Chinese manufacturers, with their attention long fixed on cost and technology, have been closely scrutinising all this, and have seen ways to make kaizen their own. DeepSeek may represent a software breakthrough, but it is one borne on the shoulders of a now relentlessly, incrementally advancing hardware sector.
Many will argue that China's acquisition of technology has been opportunist at best and underhanded at worst. Where outright theft or coercion is not blamed (and it is, frequently), foreign companies have lost key technology to badly formulated transfer deals or excessive optimism over the ability to protect IP. But that has long ceased to explain everything.
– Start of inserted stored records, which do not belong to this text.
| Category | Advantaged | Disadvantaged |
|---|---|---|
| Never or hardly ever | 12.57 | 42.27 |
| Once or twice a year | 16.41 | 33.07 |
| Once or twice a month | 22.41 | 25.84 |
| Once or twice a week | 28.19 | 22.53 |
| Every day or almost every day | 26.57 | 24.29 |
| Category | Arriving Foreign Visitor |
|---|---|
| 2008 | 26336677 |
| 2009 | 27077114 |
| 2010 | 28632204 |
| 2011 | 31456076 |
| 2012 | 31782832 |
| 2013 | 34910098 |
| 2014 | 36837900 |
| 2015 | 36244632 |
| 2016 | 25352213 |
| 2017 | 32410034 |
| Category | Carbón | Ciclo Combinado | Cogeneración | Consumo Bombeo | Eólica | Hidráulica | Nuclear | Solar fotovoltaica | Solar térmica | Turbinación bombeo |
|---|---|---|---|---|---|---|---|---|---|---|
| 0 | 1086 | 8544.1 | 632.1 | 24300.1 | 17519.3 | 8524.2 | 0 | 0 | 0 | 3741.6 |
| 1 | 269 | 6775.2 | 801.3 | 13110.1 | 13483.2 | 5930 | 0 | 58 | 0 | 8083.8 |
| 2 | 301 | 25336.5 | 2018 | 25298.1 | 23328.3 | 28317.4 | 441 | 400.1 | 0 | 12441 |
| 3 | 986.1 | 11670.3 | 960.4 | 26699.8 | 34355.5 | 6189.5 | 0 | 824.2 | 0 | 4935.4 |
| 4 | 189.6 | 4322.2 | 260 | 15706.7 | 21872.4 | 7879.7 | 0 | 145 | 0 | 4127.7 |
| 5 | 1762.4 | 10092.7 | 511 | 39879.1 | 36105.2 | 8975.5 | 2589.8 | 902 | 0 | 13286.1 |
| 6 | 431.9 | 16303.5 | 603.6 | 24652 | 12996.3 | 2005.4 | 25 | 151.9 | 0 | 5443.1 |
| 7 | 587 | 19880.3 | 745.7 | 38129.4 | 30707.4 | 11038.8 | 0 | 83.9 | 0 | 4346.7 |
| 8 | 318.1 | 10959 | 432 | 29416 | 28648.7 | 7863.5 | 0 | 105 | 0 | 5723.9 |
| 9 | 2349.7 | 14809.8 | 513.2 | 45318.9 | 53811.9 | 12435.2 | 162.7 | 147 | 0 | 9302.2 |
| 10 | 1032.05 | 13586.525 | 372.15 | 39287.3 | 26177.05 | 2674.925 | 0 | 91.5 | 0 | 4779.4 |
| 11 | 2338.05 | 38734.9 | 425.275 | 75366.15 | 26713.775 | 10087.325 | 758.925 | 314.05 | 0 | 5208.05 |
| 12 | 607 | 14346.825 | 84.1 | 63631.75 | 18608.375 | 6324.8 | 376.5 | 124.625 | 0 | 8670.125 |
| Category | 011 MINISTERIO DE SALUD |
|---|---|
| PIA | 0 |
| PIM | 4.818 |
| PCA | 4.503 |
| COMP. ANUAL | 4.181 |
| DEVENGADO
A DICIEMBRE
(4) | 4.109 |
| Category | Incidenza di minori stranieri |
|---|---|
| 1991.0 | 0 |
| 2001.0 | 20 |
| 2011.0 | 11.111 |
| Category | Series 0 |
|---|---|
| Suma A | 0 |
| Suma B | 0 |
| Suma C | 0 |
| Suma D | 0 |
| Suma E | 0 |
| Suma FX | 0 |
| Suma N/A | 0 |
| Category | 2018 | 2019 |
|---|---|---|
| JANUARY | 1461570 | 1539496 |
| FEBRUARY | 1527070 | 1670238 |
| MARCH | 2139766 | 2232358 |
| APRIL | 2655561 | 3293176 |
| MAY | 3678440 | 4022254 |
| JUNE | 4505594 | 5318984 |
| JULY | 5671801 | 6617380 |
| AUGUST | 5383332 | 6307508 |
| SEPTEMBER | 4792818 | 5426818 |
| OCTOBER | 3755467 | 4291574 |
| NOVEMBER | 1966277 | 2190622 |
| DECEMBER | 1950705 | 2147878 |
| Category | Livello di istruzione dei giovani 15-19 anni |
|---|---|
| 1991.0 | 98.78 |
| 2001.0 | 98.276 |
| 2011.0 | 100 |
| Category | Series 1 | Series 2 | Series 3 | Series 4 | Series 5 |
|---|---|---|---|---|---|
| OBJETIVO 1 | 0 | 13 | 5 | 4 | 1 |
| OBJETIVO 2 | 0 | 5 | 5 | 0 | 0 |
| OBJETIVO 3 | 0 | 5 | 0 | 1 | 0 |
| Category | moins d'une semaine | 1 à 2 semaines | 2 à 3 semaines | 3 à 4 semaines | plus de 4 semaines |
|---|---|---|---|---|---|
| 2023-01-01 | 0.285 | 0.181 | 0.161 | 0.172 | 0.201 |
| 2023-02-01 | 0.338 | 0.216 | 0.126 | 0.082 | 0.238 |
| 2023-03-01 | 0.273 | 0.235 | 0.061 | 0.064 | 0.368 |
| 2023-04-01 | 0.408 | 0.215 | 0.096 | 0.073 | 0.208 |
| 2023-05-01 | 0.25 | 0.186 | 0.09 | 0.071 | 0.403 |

In China's most recent and visible industrial achievements -- the production of low-cost, competitive quality electric cars, consumer electronics, industrial machinery, high speed trains and robots -- some version of kaizen is now at work. And there are reasons to suspect that the Chinese iteration may, for a stint, work faster, more disruptively and with more visible results, than the original.
First, China has the numbers and talent to throw at kaizen on a much larger scale than Japan ever mustered. Increments work best when there are a lot of them.
Second, it is happening in an era where consumers are far quicker to identify and communicate when a product is not exactly as they would like it.
But a third is that they may be able to pay for speed. As well as directly observing kaizen in action at Japanese manufacturing operations, Chinese companies, according to recruitment agents in Tokyo, have found they can lure away Japanese semiconductor, railway and robotics engineers as consultants. This is not new, say the agents, but it is now sharply accelerating.
Japanese companies tend to retire highly qualified people early, have not, for some years during the deflationary period, paid them especially handsomely and have instilled less parting loyalty than they might have hoped. They can be paid well by a Chinese company and, without explicitly imparting industrial secrets, their worth is immense: kaizen is fundamentally a process of trial and error, and an experienced engineer can impart the invaluable, cost-saving nod on what was tried but didn't work.